Coupling cyber and physical systems gives rise to numerous engineering challenges and opportunities. An important challenge is the contagion of failure from one system to another, which can lead to large-scale cascading failures. However, the self-healing ability emerges as a valuable opportunity where the overlaying cyber network can cure failures in the underlying physical network. To capture both self-healing and contagion, this paper considers a graphical model representation of an interdependent cyber-physical system, in which nodes represent various cyber or physical functionalities, and edges capture the interactions between the nodes. A message-passing algorithm is proposed for this representation to study the dynamics of failure propagation and healing. By conducting a density evolution analysis for this algorithm, network reaction to initial disruptions is investigated. It is proved that as the number of message-passing iterations increases, the network reaches a steady-state condition that would be either a complete healing or a complete collapse.
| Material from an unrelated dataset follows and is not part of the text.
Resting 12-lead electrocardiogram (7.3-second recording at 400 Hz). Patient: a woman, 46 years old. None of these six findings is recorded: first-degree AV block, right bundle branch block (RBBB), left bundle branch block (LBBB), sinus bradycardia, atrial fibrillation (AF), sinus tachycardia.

Then, a sufficient condition is derived to select the network parameters to guarantee the complete healing of the system. The result of the density evolution analysis is further employed to jointly optimize the design of cyber and physical networks for maximum resiliency. This analytical framework is then extended to the cases where propagation of failures in the physical network is faster than the healing responses of the cyber network. Such scenarios are of interest in many real-life applications such as smart grid. Finally, extensive numerical results are presented to verify the analysis and investigate the impact of the network parameters on the resiliency of the network.